Enquête sur les raisins de table au sein de l’UE : des ONG détectent des pesticides, parfois interdits, souvent préoccupants et en grand nombre dans des raisins de certains supermarchés !

 

raisins.jpg Une grande enquête a été menée par 5 ONG , dont le MDRGF(mouvement pour le droit et le respect des générations futures) pour la France, dans 5 pays européens ( Italie, France, Pays-Bas, Hongrie et Allemagne) dans des magasins appartenant à 16 enseignes différentes. 124 échantillons de raisins issus de l’agriculture intensive ont été analysés, par un laboratoire allemand spécialisé, afin de rechercher d’éventuels résidus de pesticides. Les résultats sont préoccupants :

 

Résultats globaux.

> 99,2% des raisins analysés contenaient des résidus de pesticides! Soit 123 des 124 échantillons testés. Seul un échantillon ne présentait pas de trace de pesticides.

> 0.65mg/kg de pesticide (matière active) trouvé en moyenne par échantillon.

> 20% des raisins étaient contaminés par 10 ou plus de 10 pesticides différents.

> 4,8% des échantillons dépassaient les nouvelles Limites Maximales en Résidus européennes (LMR), des limites légales qu’on ne doit pas dépasser !

> 3 échantillons contenaient des pesticides interdits dans les pays de production.

> Un échantillon dépassait la dose de référence pour la toxicité aiguë de l’Organisation mondiale de la santé! Le dépassement de cette dose de référence, même une seule fois, peut endommager la santé humaine, en particulier la santé des enfants.

> Et parmi tous ces pesticides de nombreuses matières actives présentaient des risques potentiels pour la santé. On a trouvé des pesticides neurotoxiques, suspectés d’être cancérigènes ou encore pouvant perturber le système hormonal.

Et pour la France ?

> 100% des 25 échantillons testés étaient contaminés.

> 0,73mg/kg de pesticide (matière active) trouvé en moyenne par échantillon.

> 44% des raisins étaient contaminés par 10 ou plus de 10 pesticides. 51 pesticides différents ont été détectés au total.

> 8,5 pesticides par échantillon en moyenne! Le record pour l’enquête : 16 pesticides dans un échantillon de raisin acheté!
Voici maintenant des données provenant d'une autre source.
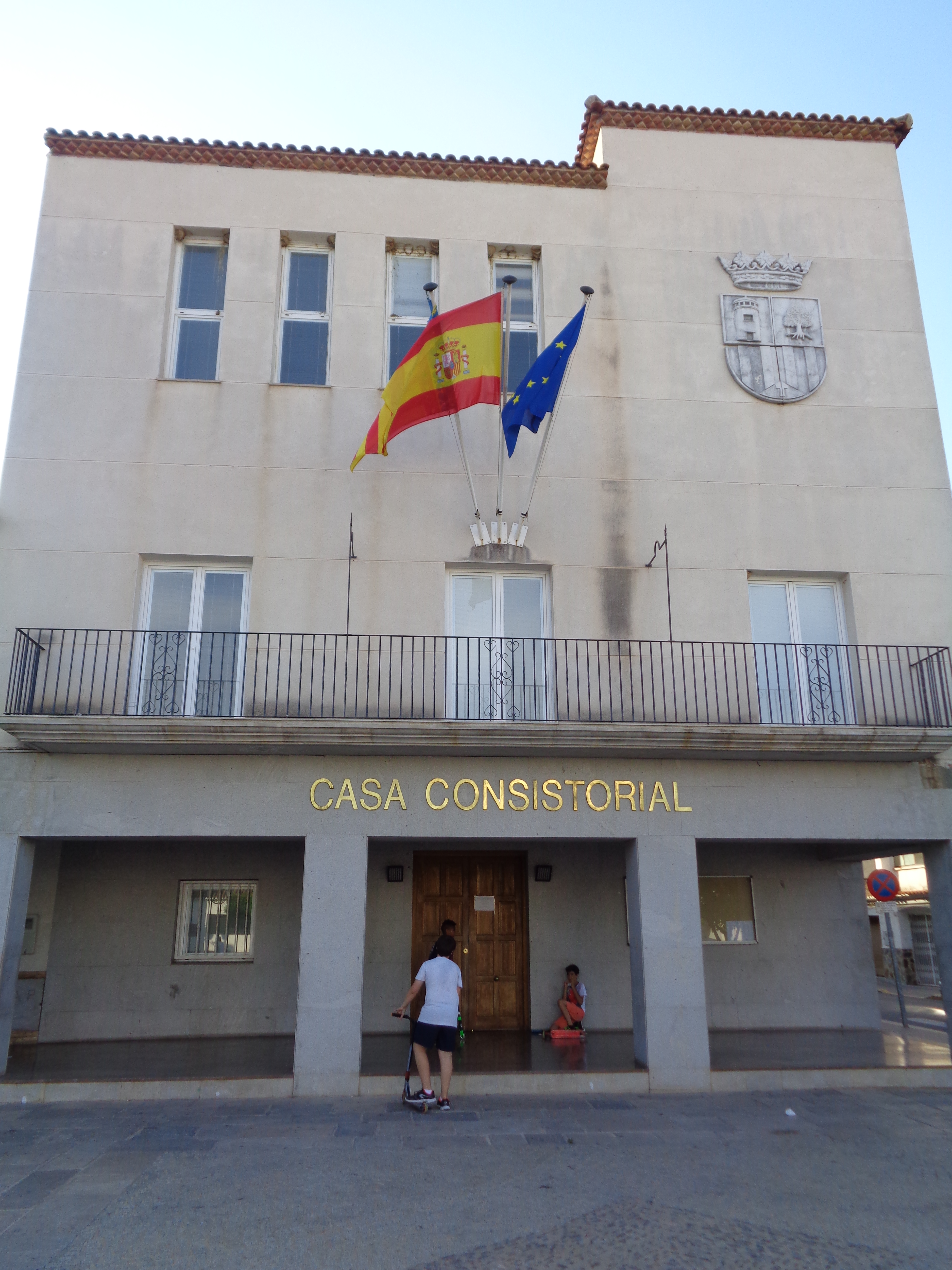 Sant Antoni de Benaixeve.

> 16% des échantillons dépassaient les nouvelles Limites Maximales en Résidus européennes (LMR), des limites légales qu’on ne doit pas dépasser !

 

> Cerise sur le gâteau, des pesticides interdits d’usage dans toute l’UE ou dans le pays de production ont été retrouvés ! En effet, 2 échantillons de raisins italiens contenaient de l’endosulfan, un pesticide interdit dans toute l’UE. Comme le DDT, l’endosulfan est un polluant organique persistant (POPs) qui provoque des dommages à long terme pour l’environnement. De plus, un autre échantillon de raisin italien contenait l’insecticide bromopropylate qui n’est plus autorisé en Italie depuis fin 2007  !

 

« Cette situation est inacceptable. La contamination des raisins par des substances préoccupantes est massive. » déclare F. Veillerette, Président du MDRGF et administrateur du réseau PAN-Europe. « Les pouvoirs publics doivent prendre leurs responsabilités par rapport aux situations d’illégalité que nous avons mises en lumière. Nous demandons au gouvernement français de soutenir la  position de la Commission Environnement du Parlement européen qui appelle  à l’exclusion des substances classées CMR ou perturbatrices endocriniennes afin que le consommateur ne les retrouve plus dans ses aliments.

 Nous appelons également les chaînes de supermarché à tout mettre en œuvre pour baisser les niveaux de résidus de pesticides dans leurs produits en appliquant des standards plus exigeants à leurs fournisseurs que ceux prévus par la loi » ajoute-t-il.